"When nostalgia invades me on those lonely Sunday afternoons, I can not help but wonder
What would I have said to you that day, knowing it was the last time I would see you?
Would I confessed that I loved you with all my soul? That, in spite of how hateful and carelessness I sometimes was with you, I care too much about you? Or would I just have held you tightly, seized by so many feelings that I accumulated during that last couple of years?
But above all I wonder if my actions have changed anything? Because I know you never held any grudges against me. That just was not you ... No ... you gave me your usual peaceful smile and gently took my hand, saying goodbye.

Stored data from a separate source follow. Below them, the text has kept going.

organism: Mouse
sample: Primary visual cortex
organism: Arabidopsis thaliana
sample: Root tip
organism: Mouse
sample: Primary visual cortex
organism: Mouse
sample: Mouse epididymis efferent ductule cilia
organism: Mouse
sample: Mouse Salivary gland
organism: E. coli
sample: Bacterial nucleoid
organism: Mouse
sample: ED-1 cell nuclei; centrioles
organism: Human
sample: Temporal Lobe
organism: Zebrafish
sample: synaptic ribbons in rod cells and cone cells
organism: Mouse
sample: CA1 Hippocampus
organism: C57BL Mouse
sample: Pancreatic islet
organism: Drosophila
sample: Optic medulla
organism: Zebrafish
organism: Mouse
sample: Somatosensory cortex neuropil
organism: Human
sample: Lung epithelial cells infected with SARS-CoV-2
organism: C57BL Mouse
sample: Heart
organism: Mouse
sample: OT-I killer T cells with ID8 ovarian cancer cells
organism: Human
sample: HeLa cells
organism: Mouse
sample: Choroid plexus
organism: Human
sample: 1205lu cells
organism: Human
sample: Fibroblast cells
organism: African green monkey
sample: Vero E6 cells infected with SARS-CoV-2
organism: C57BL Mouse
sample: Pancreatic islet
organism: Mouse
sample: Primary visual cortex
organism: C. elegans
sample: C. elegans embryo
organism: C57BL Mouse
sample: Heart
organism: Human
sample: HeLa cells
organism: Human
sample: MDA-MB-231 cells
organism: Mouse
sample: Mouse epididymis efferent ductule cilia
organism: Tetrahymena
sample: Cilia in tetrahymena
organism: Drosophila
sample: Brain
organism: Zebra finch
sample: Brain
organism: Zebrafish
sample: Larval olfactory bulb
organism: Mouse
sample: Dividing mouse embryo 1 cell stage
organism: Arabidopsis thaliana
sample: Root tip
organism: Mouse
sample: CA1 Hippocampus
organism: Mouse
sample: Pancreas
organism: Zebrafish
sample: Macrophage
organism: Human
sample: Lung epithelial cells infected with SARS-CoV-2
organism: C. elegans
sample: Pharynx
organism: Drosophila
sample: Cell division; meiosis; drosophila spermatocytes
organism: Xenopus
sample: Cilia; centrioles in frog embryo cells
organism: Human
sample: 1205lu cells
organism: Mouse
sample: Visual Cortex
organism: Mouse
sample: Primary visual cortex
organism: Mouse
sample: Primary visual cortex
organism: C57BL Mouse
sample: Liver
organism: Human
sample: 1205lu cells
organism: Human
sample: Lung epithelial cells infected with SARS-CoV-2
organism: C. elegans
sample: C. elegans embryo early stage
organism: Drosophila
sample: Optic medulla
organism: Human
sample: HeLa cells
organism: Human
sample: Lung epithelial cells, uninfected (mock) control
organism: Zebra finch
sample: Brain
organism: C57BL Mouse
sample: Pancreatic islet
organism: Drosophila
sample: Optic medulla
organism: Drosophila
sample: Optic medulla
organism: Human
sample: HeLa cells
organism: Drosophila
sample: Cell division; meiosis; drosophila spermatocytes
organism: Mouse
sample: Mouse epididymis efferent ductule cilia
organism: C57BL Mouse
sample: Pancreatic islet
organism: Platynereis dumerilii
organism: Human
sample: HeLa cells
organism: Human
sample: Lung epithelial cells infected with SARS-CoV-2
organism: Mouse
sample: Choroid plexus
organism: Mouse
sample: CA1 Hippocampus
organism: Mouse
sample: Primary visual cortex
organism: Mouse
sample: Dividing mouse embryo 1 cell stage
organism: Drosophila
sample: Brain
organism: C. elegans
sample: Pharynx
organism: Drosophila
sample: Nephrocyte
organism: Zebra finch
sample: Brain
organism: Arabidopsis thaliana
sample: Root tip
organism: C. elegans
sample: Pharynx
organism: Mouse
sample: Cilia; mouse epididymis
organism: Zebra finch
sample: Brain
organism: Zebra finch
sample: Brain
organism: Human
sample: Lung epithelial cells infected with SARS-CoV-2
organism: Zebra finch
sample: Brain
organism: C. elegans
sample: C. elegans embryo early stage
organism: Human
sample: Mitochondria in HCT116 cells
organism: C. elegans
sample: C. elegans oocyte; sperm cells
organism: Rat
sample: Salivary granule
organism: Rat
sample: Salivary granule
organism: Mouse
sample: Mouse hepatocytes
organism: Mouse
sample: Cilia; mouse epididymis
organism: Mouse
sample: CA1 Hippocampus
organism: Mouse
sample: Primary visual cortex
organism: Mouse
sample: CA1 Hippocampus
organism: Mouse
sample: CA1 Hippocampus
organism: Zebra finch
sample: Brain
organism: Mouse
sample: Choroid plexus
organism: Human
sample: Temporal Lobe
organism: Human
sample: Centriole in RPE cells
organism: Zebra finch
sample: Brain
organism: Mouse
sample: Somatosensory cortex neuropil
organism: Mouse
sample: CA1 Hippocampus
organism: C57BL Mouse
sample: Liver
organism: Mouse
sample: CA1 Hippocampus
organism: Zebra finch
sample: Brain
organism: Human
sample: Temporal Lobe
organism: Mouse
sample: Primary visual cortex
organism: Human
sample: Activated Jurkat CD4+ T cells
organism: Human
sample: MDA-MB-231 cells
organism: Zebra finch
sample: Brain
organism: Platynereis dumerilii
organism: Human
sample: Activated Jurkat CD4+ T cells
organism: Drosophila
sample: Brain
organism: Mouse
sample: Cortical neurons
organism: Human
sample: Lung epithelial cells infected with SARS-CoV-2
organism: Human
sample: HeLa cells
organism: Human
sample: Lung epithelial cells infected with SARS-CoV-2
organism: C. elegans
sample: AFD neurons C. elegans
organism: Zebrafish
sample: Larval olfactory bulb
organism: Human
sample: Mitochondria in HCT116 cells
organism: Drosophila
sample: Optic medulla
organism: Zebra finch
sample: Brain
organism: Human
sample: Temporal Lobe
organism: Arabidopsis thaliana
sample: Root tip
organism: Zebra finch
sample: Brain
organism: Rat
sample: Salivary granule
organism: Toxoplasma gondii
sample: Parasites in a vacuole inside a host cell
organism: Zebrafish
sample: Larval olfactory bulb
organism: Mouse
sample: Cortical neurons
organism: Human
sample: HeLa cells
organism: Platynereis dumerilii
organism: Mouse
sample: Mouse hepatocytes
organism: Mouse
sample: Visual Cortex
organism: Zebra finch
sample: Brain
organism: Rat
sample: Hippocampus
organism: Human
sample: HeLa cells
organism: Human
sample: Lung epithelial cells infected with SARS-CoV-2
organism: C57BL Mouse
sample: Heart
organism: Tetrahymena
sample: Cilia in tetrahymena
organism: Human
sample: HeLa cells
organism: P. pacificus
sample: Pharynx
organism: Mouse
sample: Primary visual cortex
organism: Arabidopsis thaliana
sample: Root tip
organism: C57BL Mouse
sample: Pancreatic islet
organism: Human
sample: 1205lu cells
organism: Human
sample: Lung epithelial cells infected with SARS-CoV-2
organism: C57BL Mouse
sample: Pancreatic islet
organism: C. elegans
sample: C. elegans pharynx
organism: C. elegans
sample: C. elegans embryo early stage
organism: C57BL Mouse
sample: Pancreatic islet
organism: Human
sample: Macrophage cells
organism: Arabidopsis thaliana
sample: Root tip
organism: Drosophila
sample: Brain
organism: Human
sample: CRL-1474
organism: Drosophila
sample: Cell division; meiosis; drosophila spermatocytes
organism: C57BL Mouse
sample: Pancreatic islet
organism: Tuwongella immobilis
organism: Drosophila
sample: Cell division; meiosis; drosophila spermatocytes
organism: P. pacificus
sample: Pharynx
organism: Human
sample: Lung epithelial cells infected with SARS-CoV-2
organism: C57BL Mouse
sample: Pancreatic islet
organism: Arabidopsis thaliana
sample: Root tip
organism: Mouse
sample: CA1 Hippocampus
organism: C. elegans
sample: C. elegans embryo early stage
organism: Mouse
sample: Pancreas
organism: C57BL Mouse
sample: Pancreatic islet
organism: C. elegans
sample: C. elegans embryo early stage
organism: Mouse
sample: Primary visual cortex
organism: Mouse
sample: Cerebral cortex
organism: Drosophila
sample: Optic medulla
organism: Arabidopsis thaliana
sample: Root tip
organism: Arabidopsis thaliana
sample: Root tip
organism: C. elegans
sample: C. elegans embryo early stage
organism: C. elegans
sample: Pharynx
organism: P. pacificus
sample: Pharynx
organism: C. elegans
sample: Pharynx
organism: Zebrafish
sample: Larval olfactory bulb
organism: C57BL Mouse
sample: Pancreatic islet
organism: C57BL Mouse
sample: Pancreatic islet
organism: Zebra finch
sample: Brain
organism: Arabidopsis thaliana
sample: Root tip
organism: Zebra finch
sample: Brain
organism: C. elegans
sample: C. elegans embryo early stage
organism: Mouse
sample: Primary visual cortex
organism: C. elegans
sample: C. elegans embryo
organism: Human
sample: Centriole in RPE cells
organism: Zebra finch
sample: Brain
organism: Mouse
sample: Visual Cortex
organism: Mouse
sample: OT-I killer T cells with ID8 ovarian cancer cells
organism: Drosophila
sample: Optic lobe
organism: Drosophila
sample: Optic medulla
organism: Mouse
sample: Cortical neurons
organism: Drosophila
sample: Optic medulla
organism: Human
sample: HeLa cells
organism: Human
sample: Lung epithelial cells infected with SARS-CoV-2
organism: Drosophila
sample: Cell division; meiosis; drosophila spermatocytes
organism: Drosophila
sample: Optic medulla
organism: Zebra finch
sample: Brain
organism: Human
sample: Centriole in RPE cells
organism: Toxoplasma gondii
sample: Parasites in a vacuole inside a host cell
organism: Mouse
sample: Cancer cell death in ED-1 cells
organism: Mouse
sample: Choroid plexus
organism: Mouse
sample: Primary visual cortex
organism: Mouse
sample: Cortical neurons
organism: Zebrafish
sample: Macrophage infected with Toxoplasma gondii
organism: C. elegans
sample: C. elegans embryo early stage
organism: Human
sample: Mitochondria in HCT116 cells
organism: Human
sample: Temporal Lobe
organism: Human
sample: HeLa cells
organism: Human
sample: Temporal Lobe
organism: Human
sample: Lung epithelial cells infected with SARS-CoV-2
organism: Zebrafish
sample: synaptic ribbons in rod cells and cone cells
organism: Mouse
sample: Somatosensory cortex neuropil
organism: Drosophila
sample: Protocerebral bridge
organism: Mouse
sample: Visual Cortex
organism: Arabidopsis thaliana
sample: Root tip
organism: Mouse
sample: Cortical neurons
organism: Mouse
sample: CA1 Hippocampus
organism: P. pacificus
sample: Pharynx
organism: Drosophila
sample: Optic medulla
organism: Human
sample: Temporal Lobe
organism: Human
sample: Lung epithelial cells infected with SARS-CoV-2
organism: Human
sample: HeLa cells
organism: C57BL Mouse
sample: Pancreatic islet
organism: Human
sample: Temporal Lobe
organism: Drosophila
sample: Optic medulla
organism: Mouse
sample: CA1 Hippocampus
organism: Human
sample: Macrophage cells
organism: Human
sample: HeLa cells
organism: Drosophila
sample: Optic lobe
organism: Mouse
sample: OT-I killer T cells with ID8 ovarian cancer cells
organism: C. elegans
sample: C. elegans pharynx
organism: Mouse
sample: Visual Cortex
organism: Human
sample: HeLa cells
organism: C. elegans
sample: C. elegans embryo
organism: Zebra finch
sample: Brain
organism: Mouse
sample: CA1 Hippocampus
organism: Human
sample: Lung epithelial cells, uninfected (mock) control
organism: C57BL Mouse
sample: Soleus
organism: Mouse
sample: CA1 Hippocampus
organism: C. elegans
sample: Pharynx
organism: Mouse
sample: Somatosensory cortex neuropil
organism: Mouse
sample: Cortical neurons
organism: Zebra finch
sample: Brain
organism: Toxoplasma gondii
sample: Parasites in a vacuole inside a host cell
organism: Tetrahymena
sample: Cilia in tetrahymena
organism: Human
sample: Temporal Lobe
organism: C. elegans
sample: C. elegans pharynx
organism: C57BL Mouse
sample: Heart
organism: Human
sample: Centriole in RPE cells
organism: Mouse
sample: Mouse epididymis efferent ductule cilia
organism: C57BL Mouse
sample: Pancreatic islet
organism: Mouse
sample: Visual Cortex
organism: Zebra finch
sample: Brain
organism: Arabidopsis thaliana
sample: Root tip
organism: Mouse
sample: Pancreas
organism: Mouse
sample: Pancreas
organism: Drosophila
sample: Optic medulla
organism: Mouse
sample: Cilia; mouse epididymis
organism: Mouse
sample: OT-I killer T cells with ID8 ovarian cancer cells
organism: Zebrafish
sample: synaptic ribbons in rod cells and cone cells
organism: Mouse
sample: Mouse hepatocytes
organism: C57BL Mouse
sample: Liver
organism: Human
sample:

Although, of course, I still did not know that."

"Cuando la nostalgia me invade en esas solitarias tardes de domingo, no puedo evitar preguntarme
¿Qué te habría dicho aquel día, de saber que era la último que te veía?
¿Te habría confesado que te quería con toda mi alma? ¿Que, a pesar de lo odiosa y displicente que era a veces contigo, me importabas demasiado? ¿O tan sólo me habría limitado a abrazarte con fuerza, embargada por tantos sentimientos que acumulé durante ese último par de años?
Pero sobre todo me pregunto ¿habrían mis acciones cambiado algo? Porque sé que nunca guardaste ningún rencor contra mi. Eso simplemente no iba contigo... No... me regalaste tu sonrisa pacífica de siempre y tomaste suavemente mi mano, despidiéndote. Aunque, por supuesto, eso yo aún no lo sabía".